Kara Keeling, Ph.D.
Assistant Professor
213.740.3334
kkeeling@cinema.usc.edu
SCA 320
Kara Keeling’s research focuses on Third Cinema and feminist film, representations of race, sexuality, and gender in cinema, critical theory, cultural studies, and African cinema. Her book,
The Witch's Flight: The Cinematic, the Black Femme, and the Image of Common Sense, explores the role of cinematic images in the construction and maintenance of hegemonic conceptions of the world and interrogates the complex relationships between cinematic visibility, minority politics, and the labor required to create and maintain alternative organizations of social life.
Keeling is author of several articles published in anthologies and journals and co-editor (with Colin MacCabe and Cornel West) of a selection of writings by the late James A Snead entitled
European Pedigrees/ African Contagions: Racist Traces and Other Writing. Currently, Keeling is writing her second monograph, tentatively entitled “Digital Media and Social Movements,” and completing several essays on topics such as temporality, cinema and black cultural politics; digital media, globalization, and difference; and Gilles Deleuze and liberation theory.
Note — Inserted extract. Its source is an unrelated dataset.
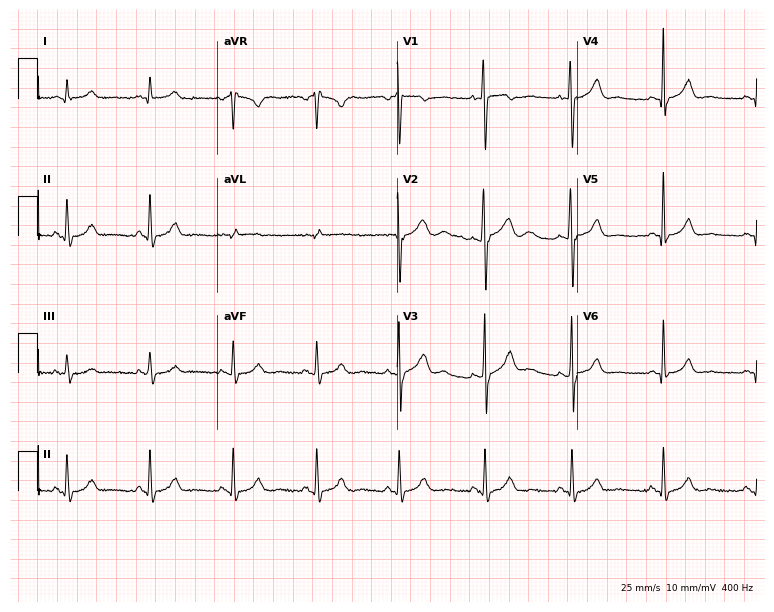
Resting 12-lead electrocardiogram. Patient: a 32-year-old male. None of these six findings is recorded: first-degree AV block, right bundle branch block, left bundle branch block, sinus bradycardia, atrial fibrillation, sinus tachycardia. Findings outside these six are not listed.
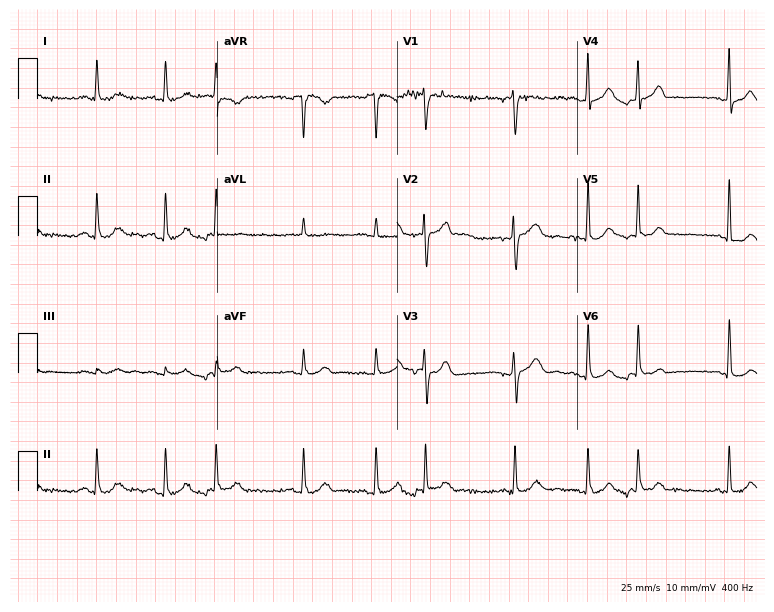
Resting 12-lead electrocardiogram. Patient: a female, 77 years old. None of these six findings is recorded: first-degree AV block, right bundle branch block, left bundle branch block, sinus bradycardia, atrial fibrillation, sinus tachycardia.
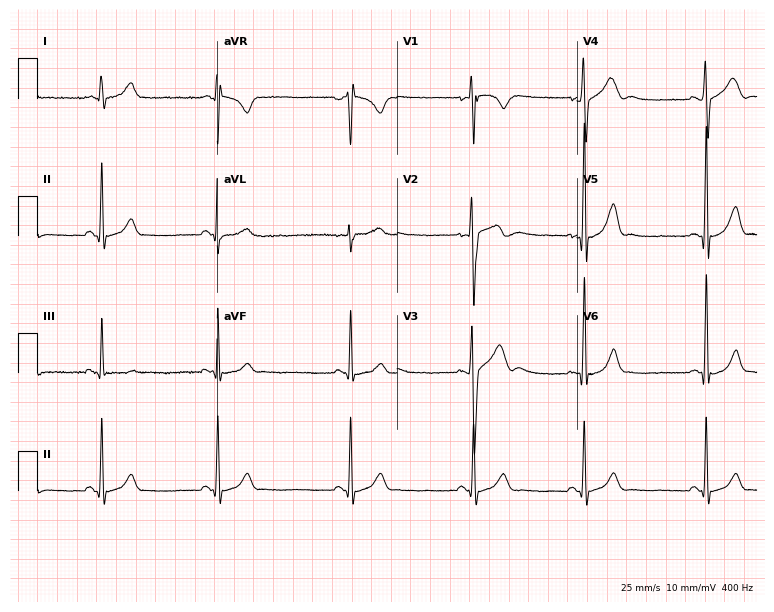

Prior to joining the faculty at USC, Keeling taught at the University of North Carolina at Chapel Hill (UNC), and was an adjunct assistant Professor of Women's Studies at Duke University, and a visiting assistant professor of Art and Africana Studies at Williams College. Keeling has developed and taught courses at the undergraduate and graduate level on topics such as Media and Activism, Cinema and Social Change, Race, Sexuality, and Cinema, and Film As Cultural Critique, among others. In the summer of 2005, Keeling participated in the National Endowment for the Humanities Summer Institute on African Cinema in Dakar, Senegal. She currently serves as an Elected Representative to the Modern Language Association's Division on Film and on the editorial board of the journal Cultural Studies.